Organizations must balance multiple factors: PCI DSS compliance risks, violations and associated penalties, cost implications of shared vs single-tenancy environments, the importance of payment card data security, and the long-term operational implications of their architectural decisions. Wrong choices can lead to financial penalties, unnecessary infrastructure costs, and complex and costly architectural changes.

In this post, we explore key considerations, best practices, and architectural decisions hosting applications on EKS in shared tenancy environments while maintaining PCI DSS compliance. Please note this information is for reference purposes only and does not constitute legal or compliance advice—customers remain responsible for making their own independent assessment, and AWS products or services are provided ‘as is’ without warranties, representations, or conditions of any kind.

Understanding PCI DSS Compliance and Available AWS Resources

AWS supports PCI DSS compliance on EC2 shared tenancy environments, and numerous customers run PCI DSS compliant workloads using this model. AWS provides several resources for customers deploying PCI workloads on shared infrastructure, particularly in Kubernetes environments. This guidance becomes especially critical as organizations increasingly adopt dynamic node provisioning solutions while maintaining compliance and limiting scope.

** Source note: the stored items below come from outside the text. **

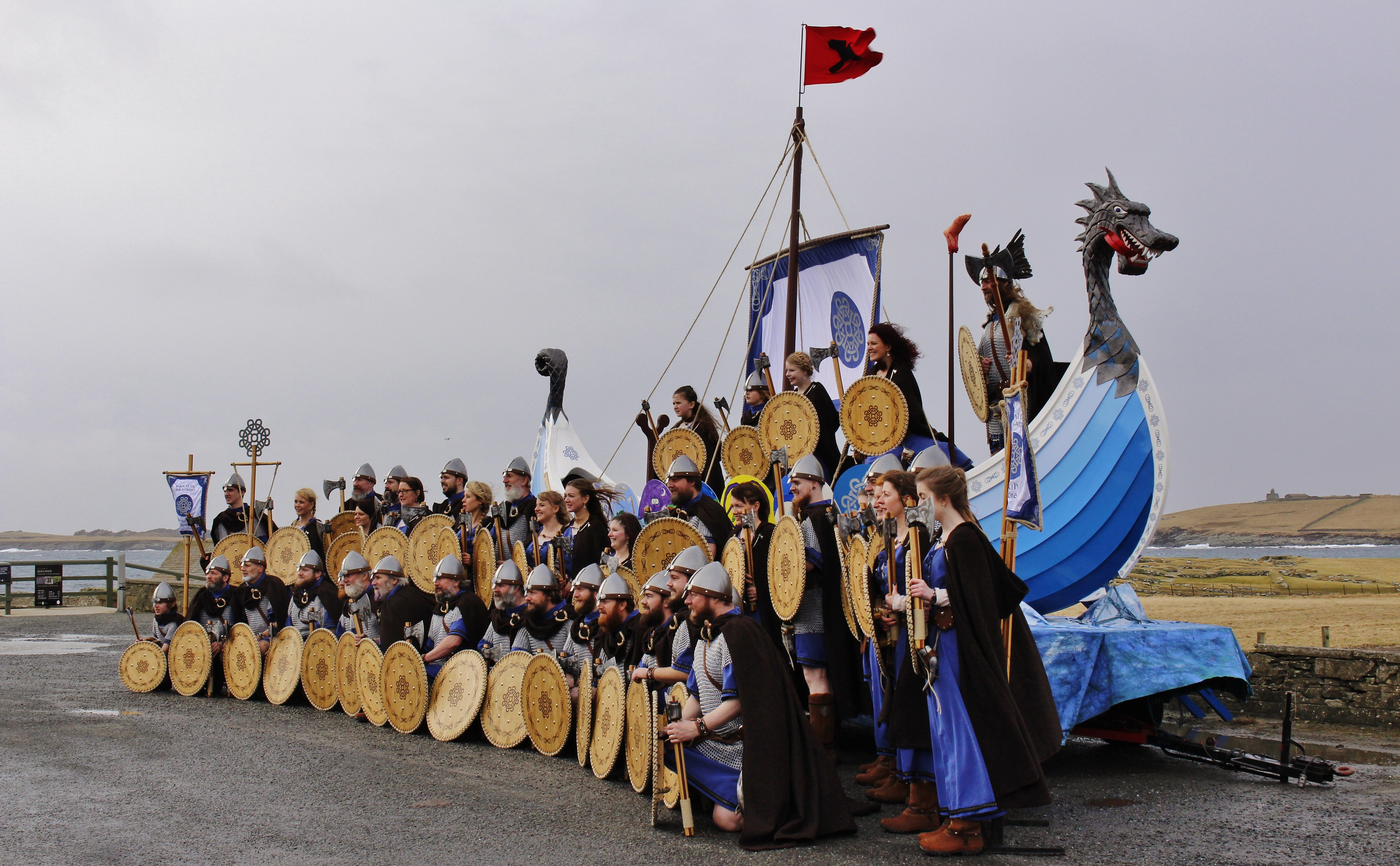 SMUHA _MG_0724
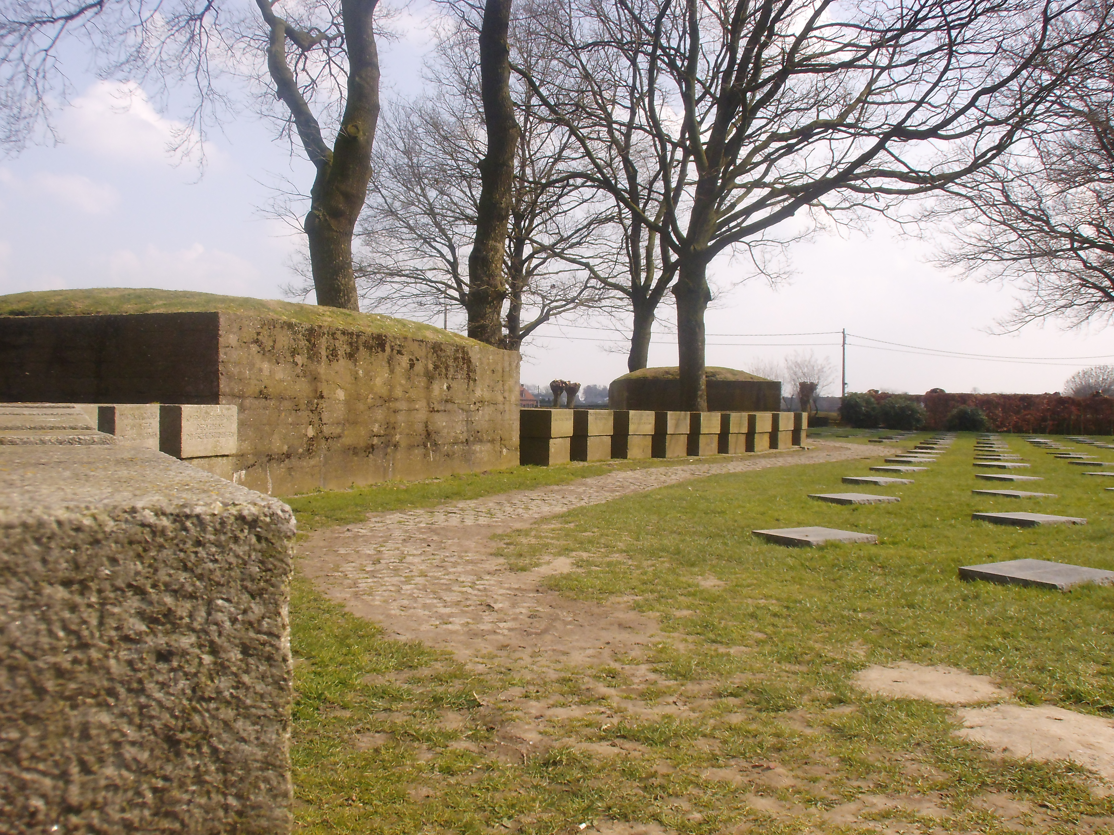 Deutscher Soldatenfriedhof Langemark, ehem. Betonunterstand und Stelenreihe der studentischen Korporationsverbände
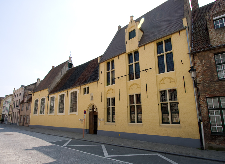 HH. Konstantijn-en-Helenakerk Brugge
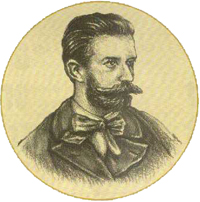 Arany László (1844–1898) költő, népmesegyűjtő. Korabeli fénykép

Node Provisioning Considerations for PCI DSS Environments

Before diving into controls, it’s essential to understand the relationship between node provisioning choices and compliance requirements.

Node Provisioning Options for EKS

Amazon EKS supports multiple approaches to node provisioning:

  • Karpenter: Flexible, high-performance autoscaler provisioning right-sized compute resources in response to application load
  • Cluster Autoscaler: Traditional Kubernetes autoscaling solution that works with AWS Auto Scaling Groups
  • EKS Auto Mode: AWS-managed compute that automatically provisions and manages nodes with minimal configuration
  • Manual Node Management: Direct EC2 instance management without autoscaling

Your node provisioning choice affects node lifecycle management, scaling policies, instance selection, and operational complexity. However, it does not affect the fundamental PCI DSS compliance requirements around Pod security standards, Network policies, RBAC, Access Controls, Encryption, Logging, monitoring or Vulnerability management. Compliance depends on how you architect your EKS cluster and implement security controls at the workload and cluster level, not on which tool provisions your nodes.

Shared Tenancy vs. Dedicated Hosts

Single-tenant nodes via Dedicated Hosts provide an additional layer of physical isolation desired by some regulatory frameworks, but this level of separation is not required by PCI DSS. A well-designed shared tenancy environment with appropriate security controls can meet PCI DSS requirements while maintaining operational efficiency and cost-effectiveness.

The remainder of this post focuses on implementing the appropriate security controls that support PCI DSS compliance regardless of your infrastructure choices.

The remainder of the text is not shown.